Das Vorgehen der südkoreanischen Justiz trägt der weltweit immer mehr um sich greifenden Erkenntnis Rechnung, daß die Konjunkturverläufe weniger durch "objektive" Faktoren angestoßen werden, sondern vor allem ein massenpsychologisches Phänomen sind. Insofern darf eine aktive Wirtschaftspolitik sich nicht auf ökonomische Steuerungsinstrumente im engeren Sinne beschränken, sondern muß auch die Medien als Mittel der Massenbeeinflussung in die Pflicht nehmen. Handlungsbedarf ergibt sich hier bereits bei den Stützungs- und Konjunkturprogrammen, die die Industriestaaten aktuell aufgelegt haben. Aller Aufwand wäre hier vergeblich, wenn sich in der Öffentlichkeit eine fatalistische Grundstimmung breitmacht. Es mag zwar sein, daß niemand absehen kann, ob die horrenden Milliardenbeträge, die die Regierungen bereitstellen, tatsächlich die gewünschte Wirkung zeitigen. Das Scheitern wäre jedoch gewiß, wenn allzu viele an einem Erfolg zweifeln.
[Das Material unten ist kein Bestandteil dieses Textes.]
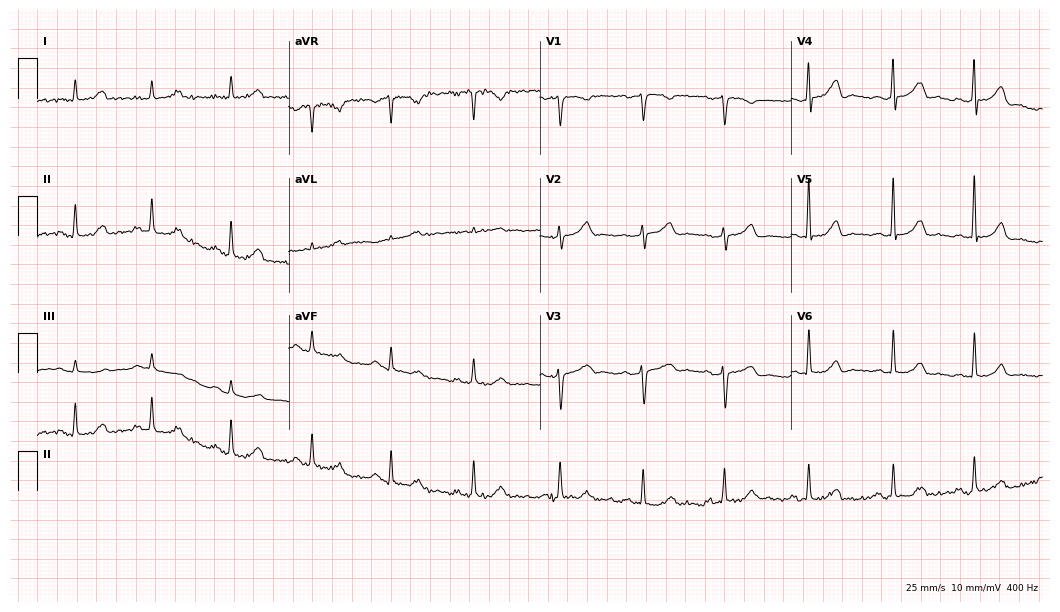
Electrocardiogram, a female, 47 years old. Of the six screened findings (first-degree AV block, right bundle branch block, left bundle branch block, sinus bradycardia, atrial fibrillation, sinus tachycardia), none is recorded.

Die Methode, durch gezielte Täuschung eine optimistische Stimmung zu erzeugen und dadurch Bürger wie Unternehmen zu Konsumausgaben bzw. Investitionen zu bewegen, ist dabei keineswegs neu. Bereits vor drei Jahrzehnten lag sie der keynesianischen Wirtschaftspolitik zugrunde. Neu ist heute, daß die Bürger nicht nur die Bereitschaft aufzubringen haben, sich täuschen zu lassen. Sie müssen auch die Erinnerung an die Mißerfolge von einst verdrängen.